Fully-taxable equivalent interest income and net interest margin
Income from tax-exempt earning assets is increased by an amount equivalent to the taxes that would have been paid if this income had been taxable at statutory rates. This adjustment puts all earning assets, most notably tax-exempt municipal securities and certain lease assets, on a common basis that facilitates comparison of results to results of competitors.
Earnings per share equivalent data
Significant income or expense items may be expressed on a per common share basis. This is done for analytical and decision-making purposes to better discern underlying trends in total corporate earnings per share performance excluding the impact of such items. Investors may also find this information helpful in their evaluation of the company’s financial performance against published earnings per share mean estimate amounts, which typically exclude the impact of Significant Items. Earnings per share equivalents are usually calculated by applying a 35% effective tax rate to a pre-tax amount to derive an after-tax amount, which is divided by the average shares outstanding during the respective reporting period. Occasionally, when the item involves special tax treatment, the after-tax amount is disclosed separately, with this then being the amount used to calculate the earnings per share equivalent.
About Huntington
Huntington Bancshares Incorporated is a $53 billion regional bank holding company headquartered in Columbus, Ohio. Founded in 1866, Huntington provides full-service commercial, small business, and consumer banking services; mortgage banking services; treasury management and foreign exchange services; equipment leasing; wealth and investment management services; trust services; brokerage services; customized insurance brokerage and service programs; and other financial product and services.
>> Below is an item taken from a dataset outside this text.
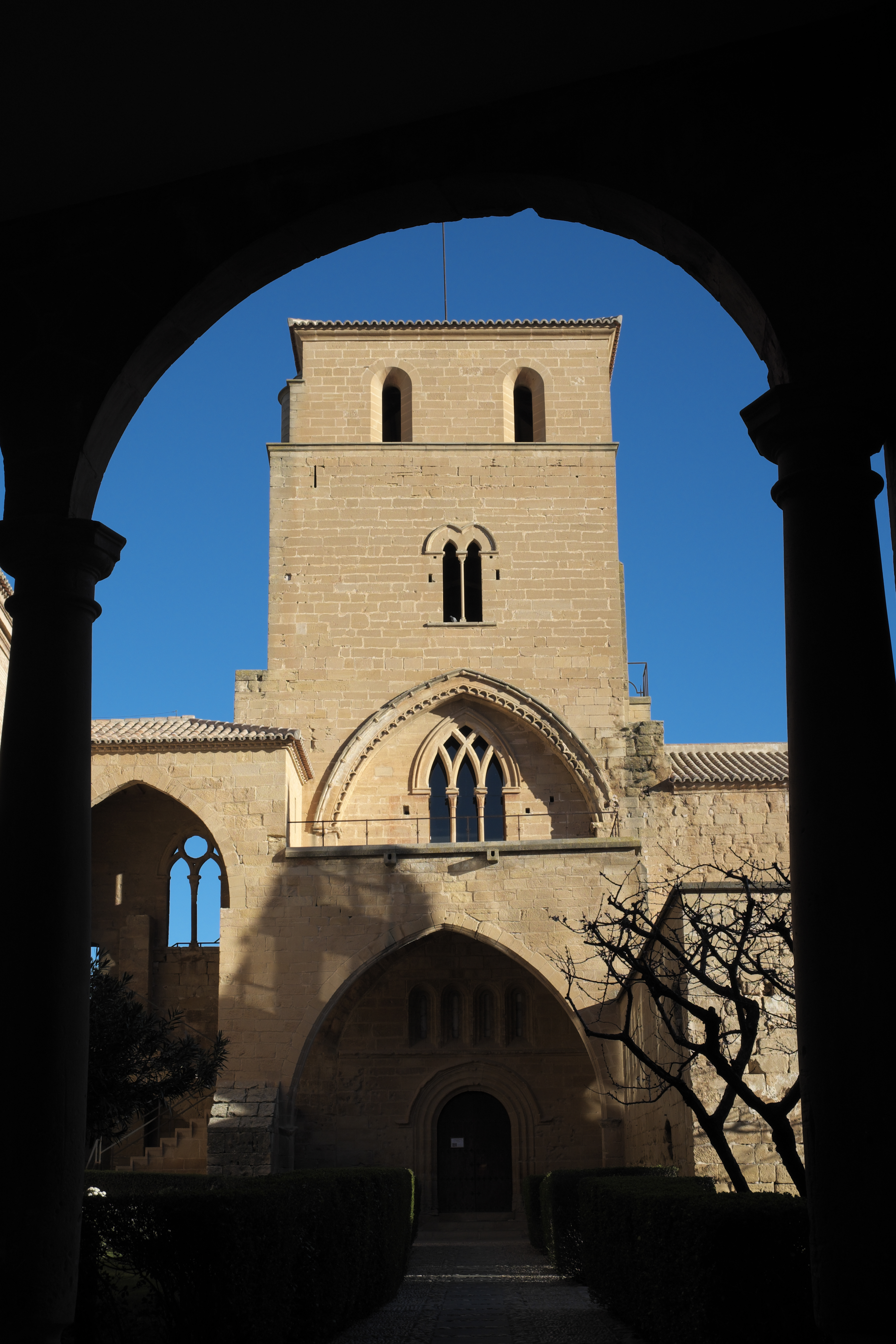 Castillo-Convento von Alcañiz in der Provinz Teruel (Aragonien/Spanien), Torre del homenaje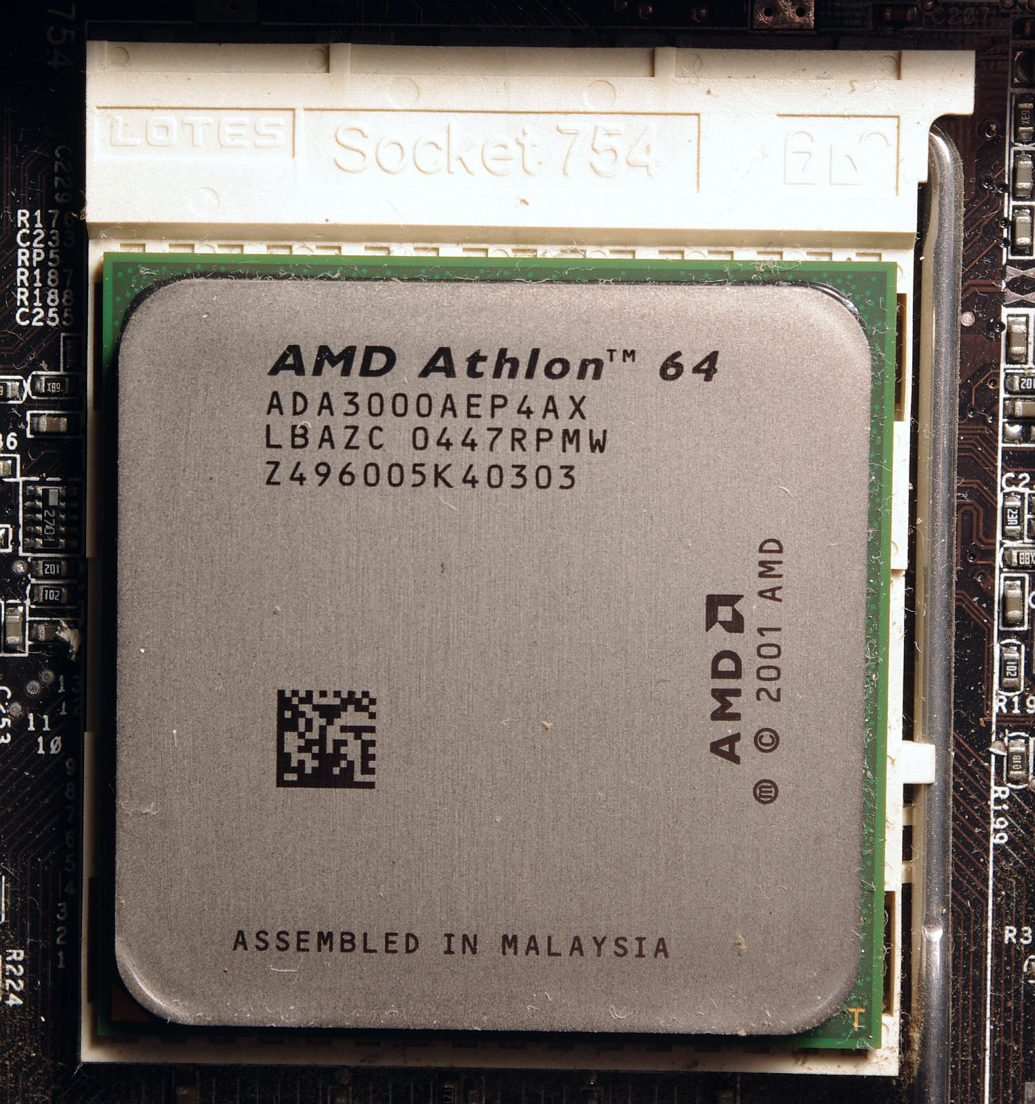 AMD Athlon für Sockel 754

The principal markets for these services are Huntington’s six-state banking franchise: Ohio, Michigan, Pennsylvania, Indiana, West Virginia, and Kentucky. The primary distribution channels include a banking network of over 600 traditional branches and convenience branches located in grocery stores and retirement centers, and through an array of alternative distribution channels including internet and mobile banking, telephone banking, and over 1,300 ATMs. Through automotive dealership relationships within its six-state banking franchise area and selected New England states, Huntington also provides commercial banking services to the automotive dealers and retail automobile financing for dealer customers.